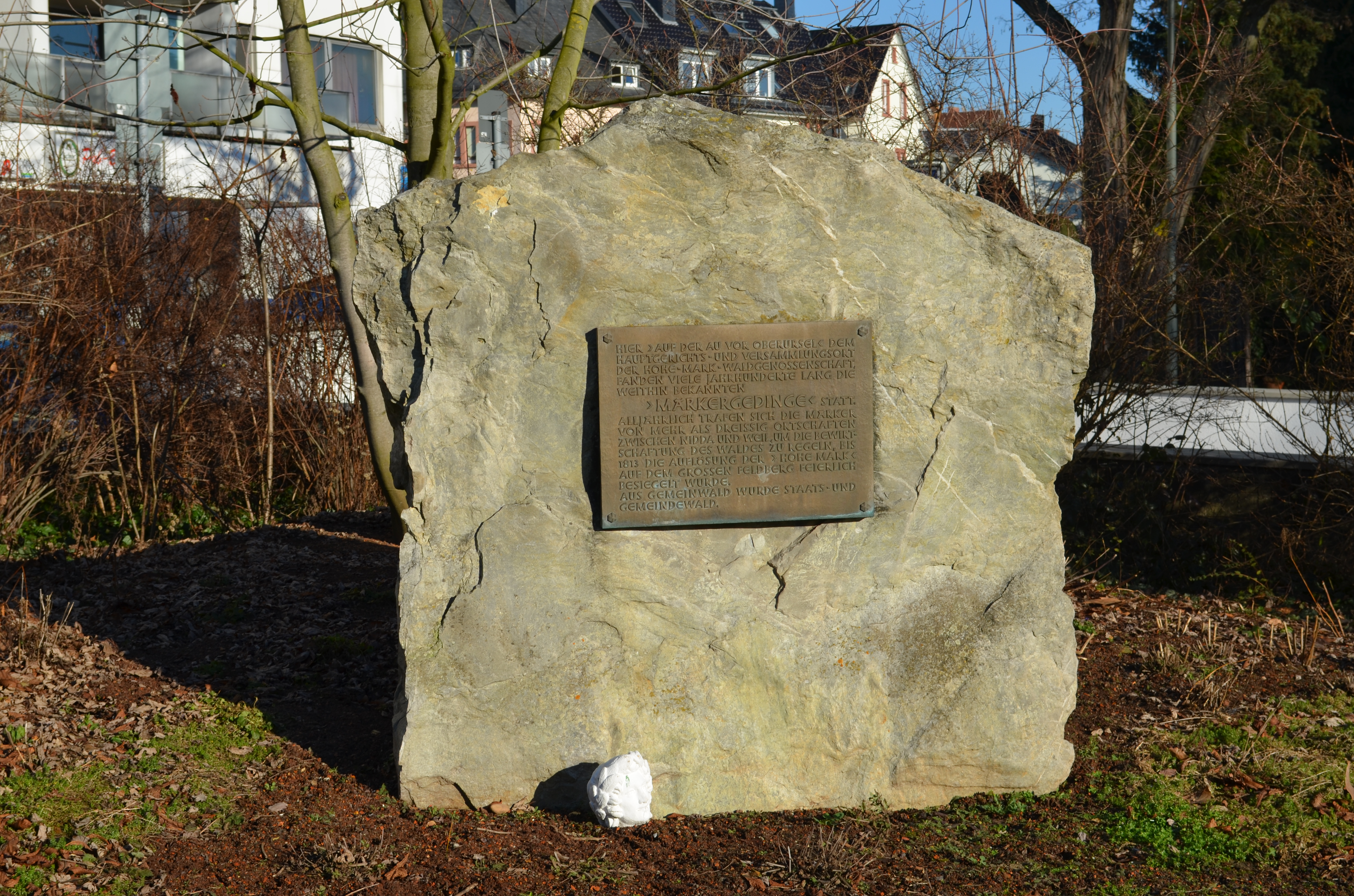 Oberursel, Adenauerallee, Geenkstein Märkergeding
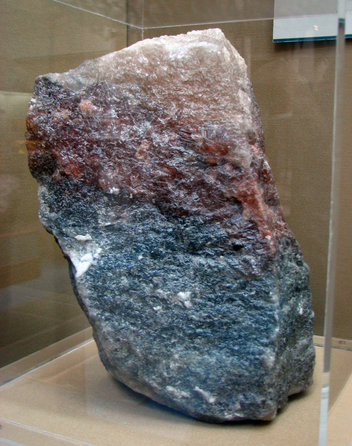 Ejemplar de silvita, del Museo de la Plata
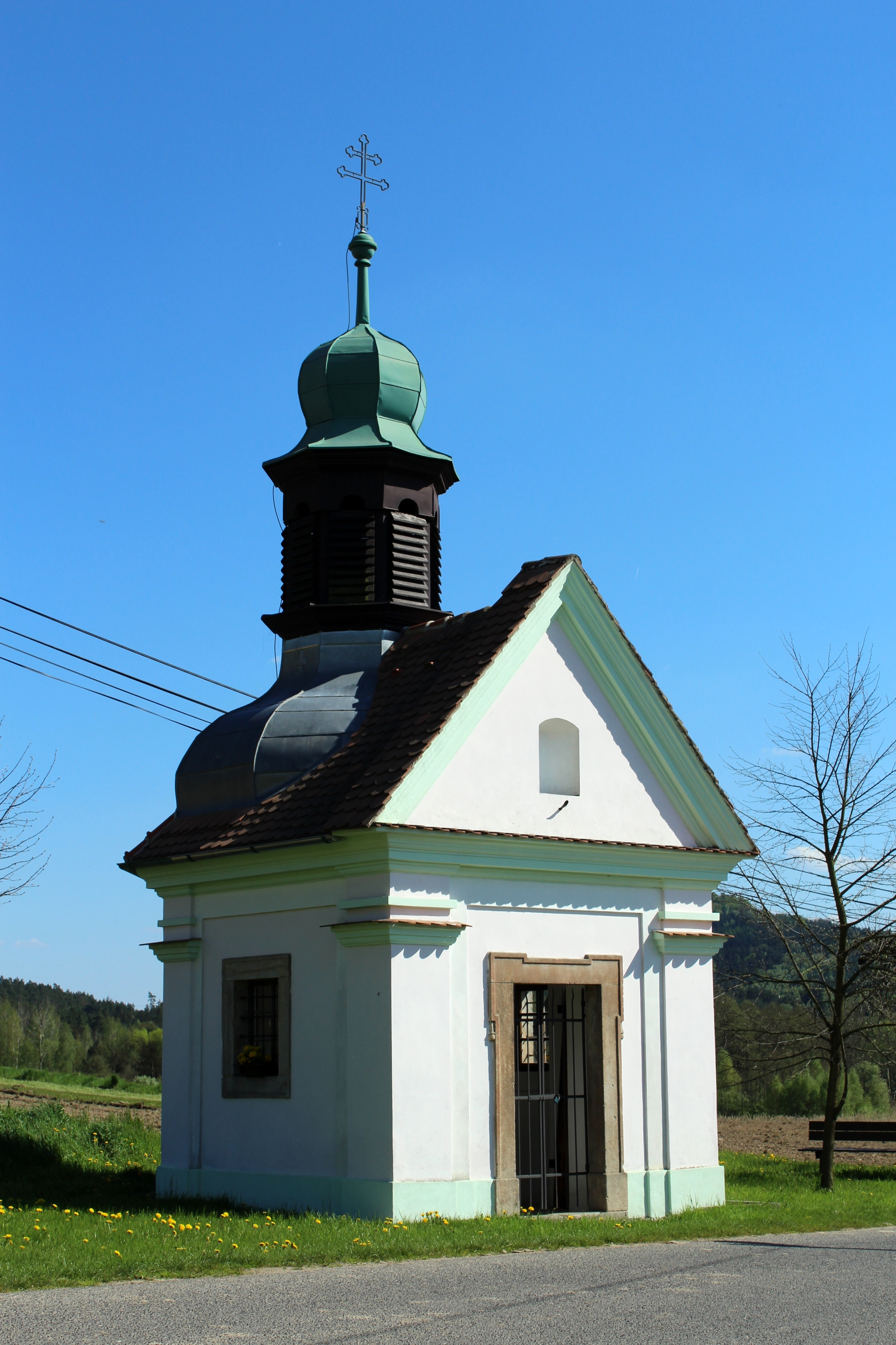 Velenice

What this task involves
Produce an exact copy of every line above, with the images left out.

Output
 Oberursel, Adenauerallee, Geenkstein Märkergeding
 Ejemplar de silvita, del Museo de la Plata
 Velenice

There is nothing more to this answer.